Putting too much stock in 6G now, while it remains about a decade away, risks 5G becoming politicized. Plus, 5G is directionally well understood today while 6G could eventually take an entirely different direction by the time we actually get there. Focusing on 5G’s ability to deliver capacity and coverage while accelerating innovation is Spirent’s near-term focus in its work with customers.

From-the-Field Perspectives 

Operators won’t be able to monetize investments with value-added applications unless the infrastructure works. The industry is currently grappling with the nitty gritty details to help the 5G infrastructure perform as it should. This means certifying and deploying equipment and software at scale and at speed. 

Food for Thought from Our 2022 ICT Visionaries

Key Developments 

With that in mind, we anticipate the following key developments throughout the remainder of 2021.

Testing amid rapid obsolescence.
As we move toward a more containerized world, new solution set releases are being introduced every month and going out-of-support every 2 to 3 months. 

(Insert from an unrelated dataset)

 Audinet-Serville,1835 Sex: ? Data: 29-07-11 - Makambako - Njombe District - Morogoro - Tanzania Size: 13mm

It is no longer a question of testing releases in the lab for a year or more. Testing will need to move to near real time. Therefore, we will see more automated lab-to-live testing, which takes lab testing capabilities into live run time environments, to support this paradigm shift. 

Pre-integrating agents into hardware.
Beyond the traditional network vendors, cloud assurance agents are starting to be pre-integrated into OEM equipment. By using SaaS to unlock the agents, it will be much faster and easier to continuously certify and troubleshoot all layers of the live network. 

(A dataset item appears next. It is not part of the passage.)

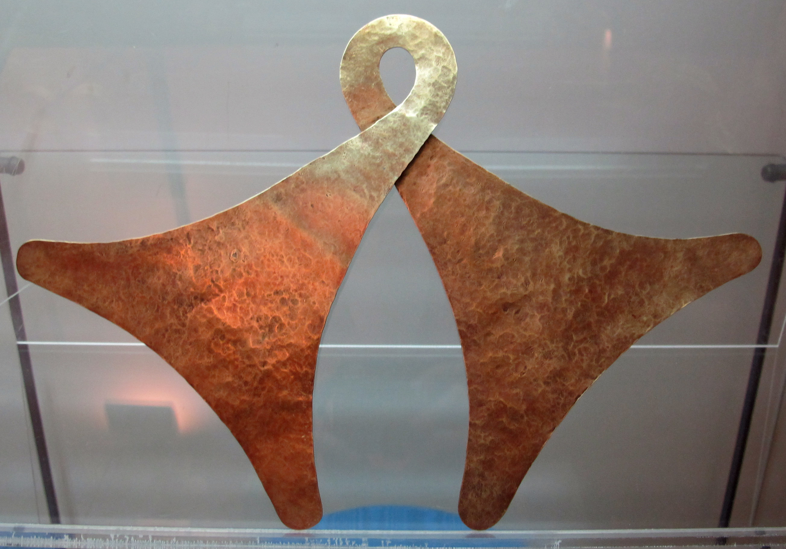 Isola di sumba, pettorale mrangga, oro, xix-xx sec

This also opens a window to using the same approach with large enterprise production networks that face similar CI/CD change management challenges. 

Transport timing and synchronization challenges.
One of the biggest challenges for 5G networks with disparate access mechanisms is network timing for mmWave. 

Another question is how 5G network slicing will work.

Building out the network.
As the SA network gets deployed and early 5G private networks are stood up, there will be new challenges in connecting and deploying the edge and core. This includes certifying all layers, assuring edge latency, and making sure that accurate and deterministic network timing and synchronization work throughout. For Private Networks and operator B2B engagements, the integration of Time Sensitive Networking (TSN) will be critical for 5G networks to deliver reliable, low latency connectivity across time-critical Industrial IoT applications.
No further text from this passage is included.